The use of high-frequency sensors on profiling buoys to investigate physical, chemical, and biological processes in lakes is
increasing rapidly. Profiling buoys with automated winches and sensors that collect high-frequency chlorophyll fluorescence
(ChlF) profiles in 11 lakes in the Global Lake Ecological Observatory Network (GLEON) allowed the study of the vertical
and temporal distribution of ChlF, including the formation of subsurface chlorophyll maxima (SSCM). The effectiveness of 3
methods for sampling phytoplankton distributions in lakes, including (1) manual profiles, (2) single-depth buoys, and (3)

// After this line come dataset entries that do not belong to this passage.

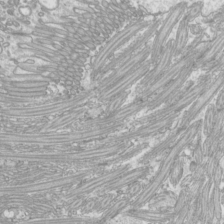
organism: Mouse
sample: Cilia; mouse epididymis
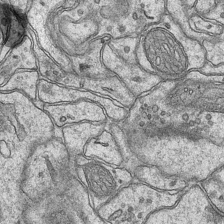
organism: Mouse
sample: CA1 Hippocampus
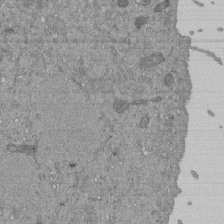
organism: Mouse
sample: ED-1 cell nuclei; centrioles
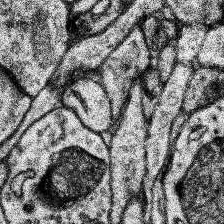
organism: Human
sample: Temporal Lobe
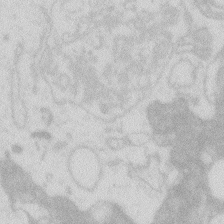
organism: Zebrafish
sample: Macrophage
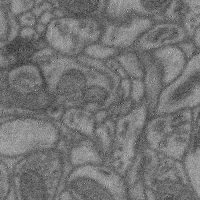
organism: Mouse
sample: Cerebral cortex
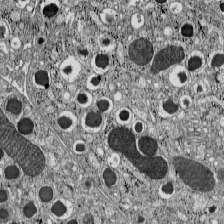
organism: C57BL Mouse
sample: Pancreatic islet
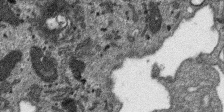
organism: Human
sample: Lung epithelial cells infected with SARS-CoV-2
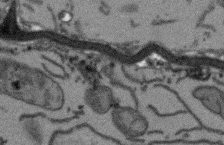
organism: Arabidopsis thaliana
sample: Root tip
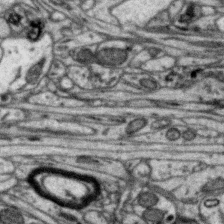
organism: Zebra finch
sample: Brain
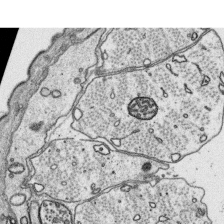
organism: Platynereis dumerilii
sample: Parapodia
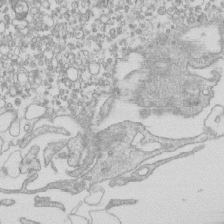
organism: Mouse
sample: Macrophages
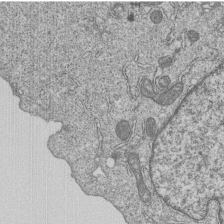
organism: Human
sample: MDA-MB-231 cells
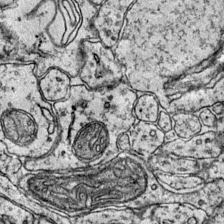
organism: Mouse
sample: Primary visual cortex
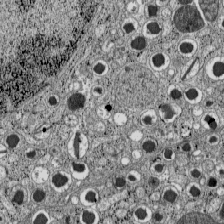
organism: C57BL Mouse
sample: Pancreatic islet
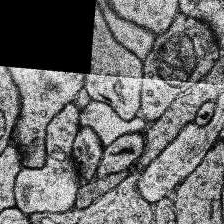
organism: Human
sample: Temporal Lobe
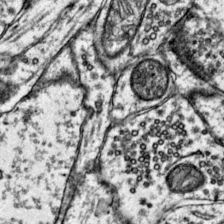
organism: Mouse
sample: Primary visual cortex
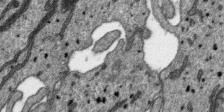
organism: Human
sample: Lung epithelial cells, uninfected (mock) control
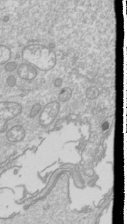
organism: Drosophila
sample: Cell division; meiosis; drosophila spermatocytes
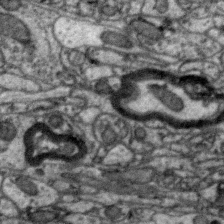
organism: Zebra finch
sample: Brain
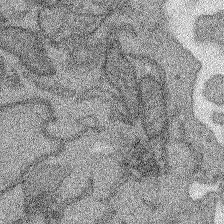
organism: Human
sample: HeLa cells
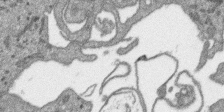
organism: Human
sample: Lung epithelial cells infected with SARS-CoV-2
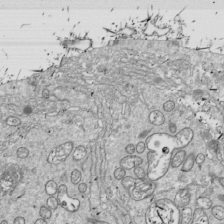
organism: Drosophila
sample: Cell division; meiosis; drosophila spermatocytes
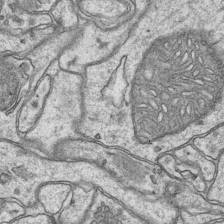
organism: Mouse
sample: CA1 Hippocampus
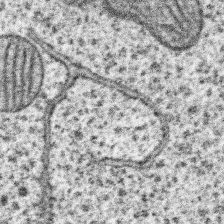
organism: Human
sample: HeLa cells
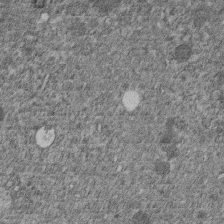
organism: C. elegans
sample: C. elegans embryo early stage
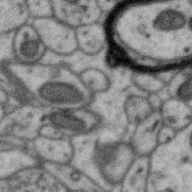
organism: Zebra finch
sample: Brain
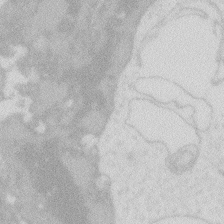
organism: Zebrafish
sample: Macrophage
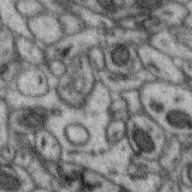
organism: Zebra finch
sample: Brain
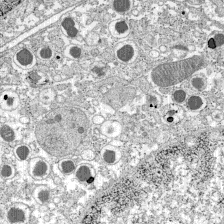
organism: C57BL Mouse
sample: Pancreatic islet
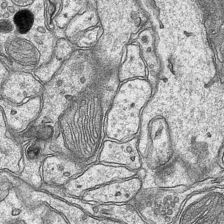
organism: Mouse
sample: CA1 Hippocampus
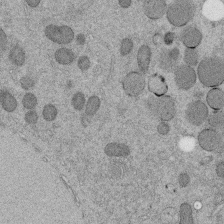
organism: C. elegans
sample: C. elegans embryo early stage
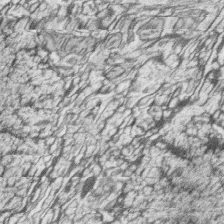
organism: Zebrafish
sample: synaptic ribbons in rod cells and cone cells
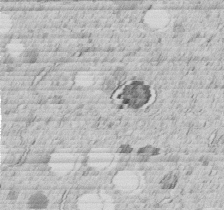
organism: C. elegans
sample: C. elegans embryo early stage
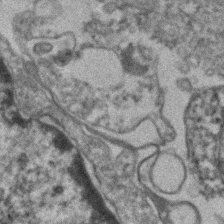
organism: Human
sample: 1205lu cells
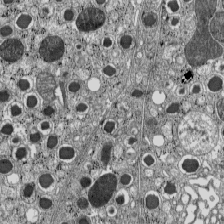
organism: C57BL Mouse
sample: Pancreatic islet
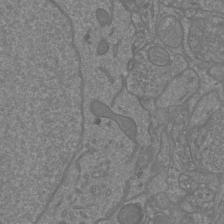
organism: Mouse
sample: Cortical neurons
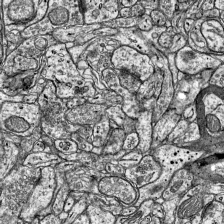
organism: Mouse
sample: Visual Cortex
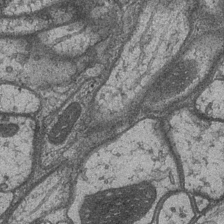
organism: Drosophila
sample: Optic medulla
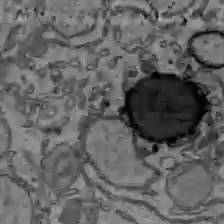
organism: C57BL Mouse
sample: Liver
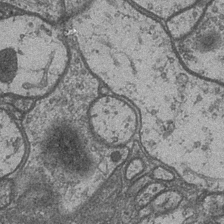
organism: Drosophila
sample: Optic medulla
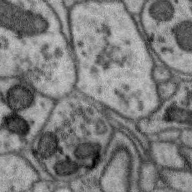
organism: Zebra finch
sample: Brain
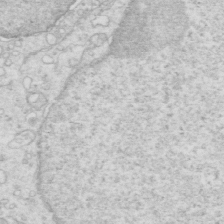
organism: Mouse
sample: Multiciliated cells
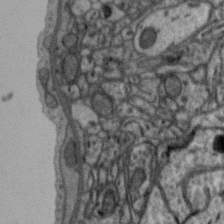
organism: Zebra finch
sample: Brain
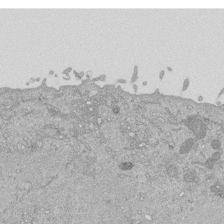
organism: Mouse
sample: ED-1 cell nuclei; centrioles
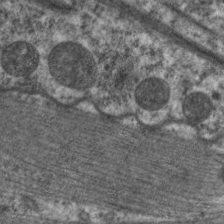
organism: C. elegans
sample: Pharynx
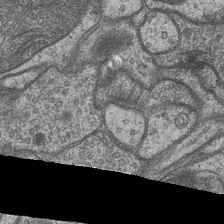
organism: Drosophila
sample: Optic medulla
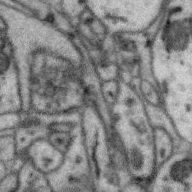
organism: Zebra finch
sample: Brain
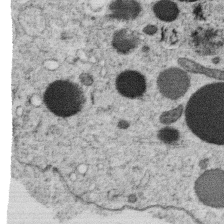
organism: C. elegans
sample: C. elegans oocyte; sperm cells
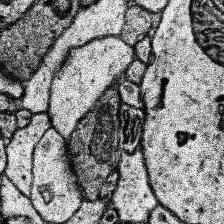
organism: Human
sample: Temporal Lobe
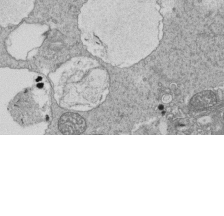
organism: Tetrahymena
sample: Cilia in tetrahymena
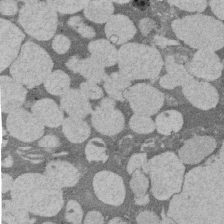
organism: Rat
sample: Salivary granule
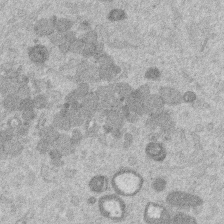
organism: Mouse
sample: Dividing mouse embryo 1 cell stage
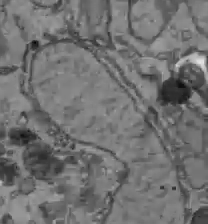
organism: C57BL Mouse
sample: Liver
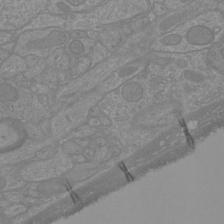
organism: Mouse
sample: Cortical neurons
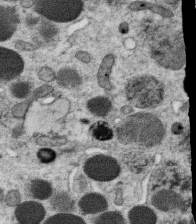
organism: C. elegans
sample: C. elegans oocyte; sperm cells
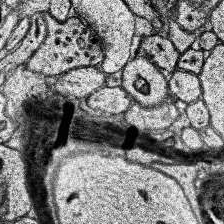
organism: Human
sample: Temporal Lobe
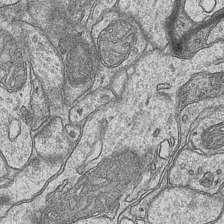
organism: Mouse
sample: CA1 Hippocampus
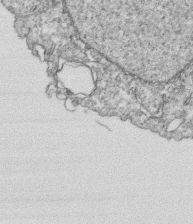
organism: Human
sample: HeLa cell HIV synapse
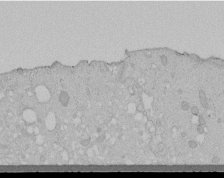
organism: Human
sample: Melanocyte Keratinocyte synapse skin construct
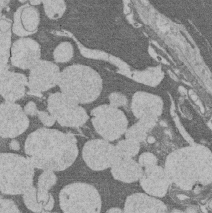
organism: Rat
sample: Salivary granule
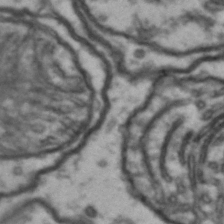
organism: Drosophila
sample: Brain
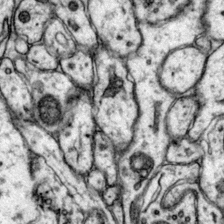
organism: Mouse
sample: Primary visual cortex
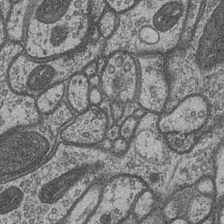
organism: Drosophila
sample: Optic medulla
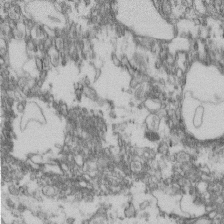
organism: Mouse
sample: Cilia; retinal pigment epithelium
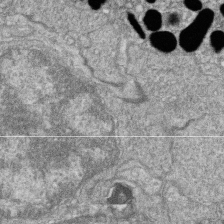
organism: Zebrafish
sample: Cilia; retinal pigment epithelium
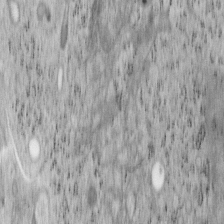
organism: Human
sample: HeLa cells
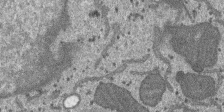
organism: Human
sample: Lung epithelial cells infected with SARS-CoV-2
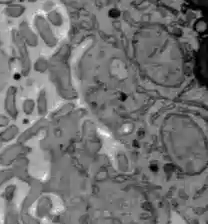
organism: C57BL Mouse
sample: Liver
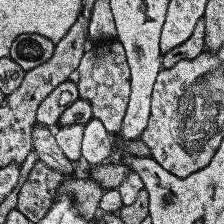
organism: Human
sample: Temporal Lobe
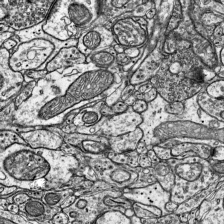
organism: Mouse
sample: Visual Cortex
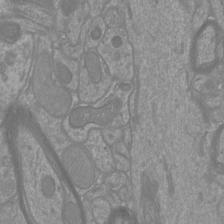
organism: Mouse
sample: Cortical neurons
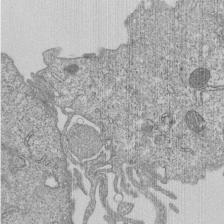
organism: Human
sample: MDA-MB-231 cells
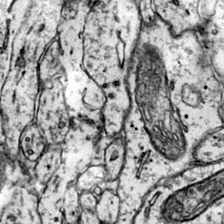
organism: Mouse
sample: Primary visual cortex
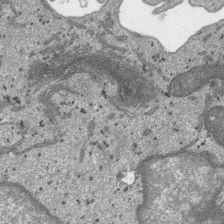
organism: Human
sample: Lung epithelial cells infected with SARS-CoV-2
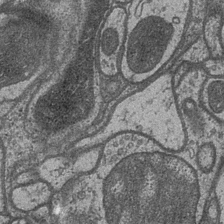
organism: Drosophila
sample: Optic medulla
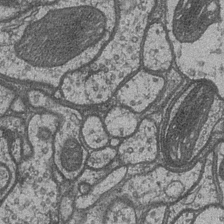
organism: Drosophila
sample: Optic medulla
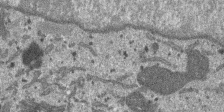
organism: Human
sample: Lung epithelial cells infected with SARS-CoV-2
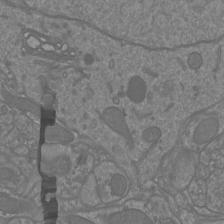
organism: Mouse
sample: Cortical neurons
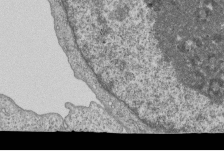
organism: Human
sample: MDA-MB-231 cells
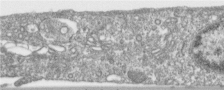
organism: Human
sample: Centriole in RPE cells
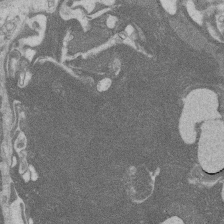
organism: Rat
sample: Salivary granule
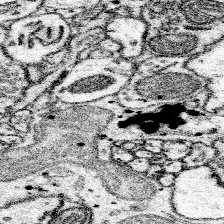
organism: Mouse
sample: Somatosensory cortex neuropil
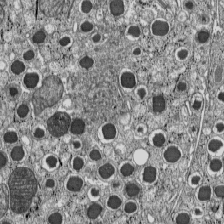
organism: C57BL Mouse
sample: Pancreatic islet
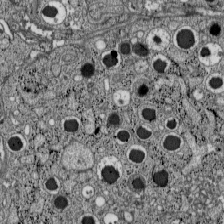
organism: C57BL Mouse
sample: Pancreatic islet
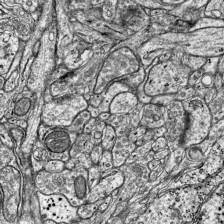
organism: Mouse
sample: Visual Cortex
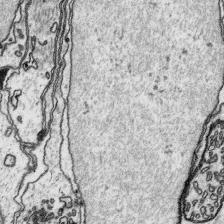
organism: Platynereis dumerilii
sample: Parapodia
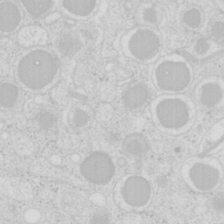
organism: Mouse
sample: Pancreas
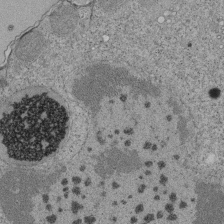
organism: Tetrahymena
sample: Cilia in tetrahymena
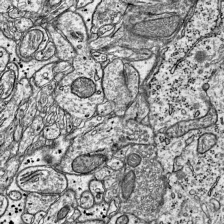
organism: Mouse
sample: Visual Cortex
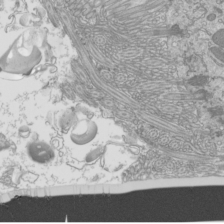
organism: Mouse
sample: Cilia; mouse epididymis
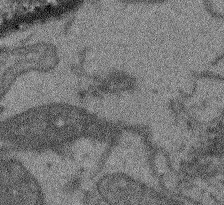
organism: Arabidopsis thaliana
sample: Root tip
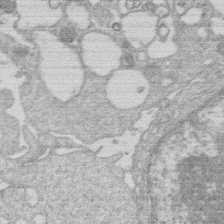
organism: Human
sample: Macrophage cells
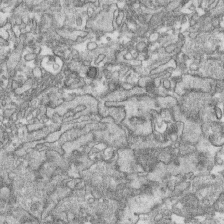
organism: Human
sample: CRL-1474
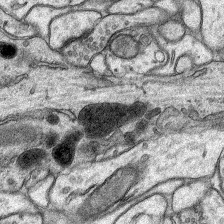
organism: Rat
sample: Hippocampus
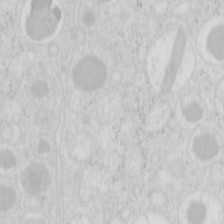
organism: Mouse
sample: Pancreas
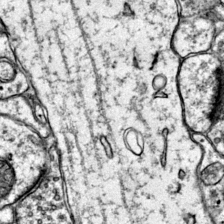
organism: Mouse
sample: Primary visual cortex
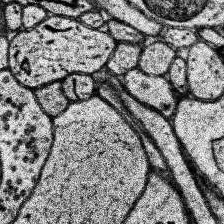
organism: Human
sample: Temporal Lobe
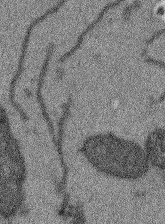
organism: Arabidopsis thaliana
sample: Root tip
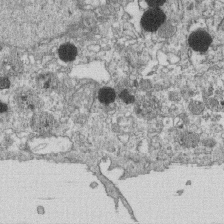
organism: Human
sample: HeLa cell HIV synapse
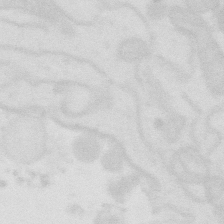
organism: Human
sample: HeLa cells
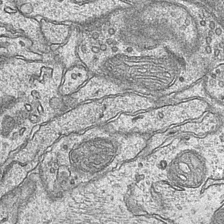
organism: Mouse
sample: CA1 Hippocampus
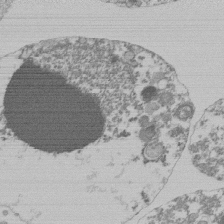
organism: Mouse
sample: Activated Pmel transgenic CD8+ T Cells
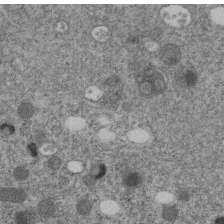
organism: C. elegans
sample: C. elegans embryo early stage

profiling buoys were assessed. High-frequency ChlF surface data and profiles were compared to predictions from the
Plankton Ecology Group (PEG) model. The depth-integrated ChlF dynamics measured by the profiling buoy data revealed a
greater complexity that neither conventional sampling nor the generalized PEG model captured. Conventional sampling
techniques would have missed SSCM in 7 of 11 study lakes. Although surface-only ChlF data underestimated average water
column ChlF, at times by nearly 2-fold in 4 of the lakes, overall there was a remarkable similarity between surface and mean
water column data. Contrary to the PEG model’s proposed negligible role for physical control of phytoplankton during the
growing season, thermal structure and light availability were closely associated with ChlF seasonal depth distribution. Thus,
an extension of the PEG model is proposed, with a new conceptual framework that explicitly includes physical metrics to
better predict SSCM formation in lakes and highlight when profiling buoys are especially informative.